Aquella canción la volví a tocar dos días más tarde, en un piano casi de utilería que me pudieron conseguir para la ceremonia en la iglesia. A pesar de la falta de un par de cuerdas, del visible deterioro de los pedales, y de la poca acústica que tenía aquel recinto, logré armonizar el silencio de su fallecimiento, con el corazón de todos quienes le habían escuchado.

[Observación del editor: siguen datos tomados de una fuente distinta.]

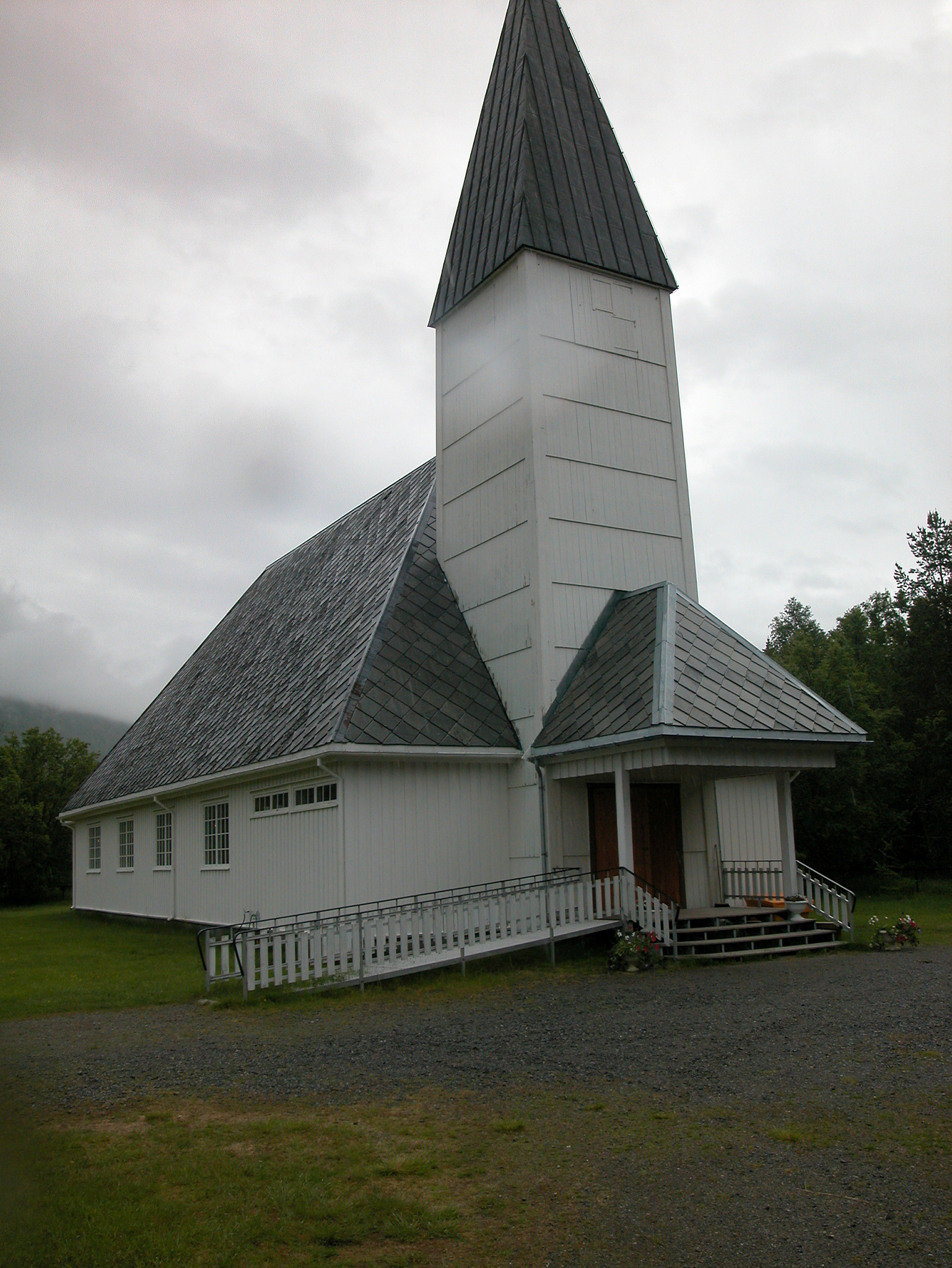 Storfjord kirke. Foto: Iver Schonhowd, fra Kulturminnebilder.no.

Mis tíos, primos, familiares perdidos en el árbol genialógico, entre algunos desconocidos que después no lo fueron, me agradecieron uno a uno la gentileza de haber tocado aquella melodía que a todos traía buenos recuerdos. Una niña de doce o trece años, de larga cabellera rubia, de ojos negros como el carbón y una sonrisa penetrante, se me acercó e intentó decirme algo. Mientras yo recibía los agradecimientos de mi familia, sentí que me agarraban de la camisa, tironeando hacia abajo como si se tratase de un niño que apenas sabe hablar. -Disculpe señor-del-piano, hablaba entre cortado, como si tartamudease por algún estado anímico atípico.(luego me di cuenta que estaba en una iglesia, celebrando el funeral de mi abuela y no en uno de mis conciertos). ¿Usted ha estudiado mucho el piano para tocar esa canción?- la voz se serenaba palabra tras palabra.- Me ha quedado gustando mucho aquella canción, espero que algún día pueda tocarla como usted. Le quedé mirando unos instantes y luego le contesté con una dulzura que sólo se puede tener por desconocidos en ese tipo de circunstancias.- Cuando la hayas aprendido, seré yo quien te busque para felicitarte, ahora con tu permiso, la ceremonia se dirige a su clímax. Me acerqué al ataúd y tomé una manilla, dos tíos y tres primos hicieron lo mismo y encaminamos el cuerpo a su destino final.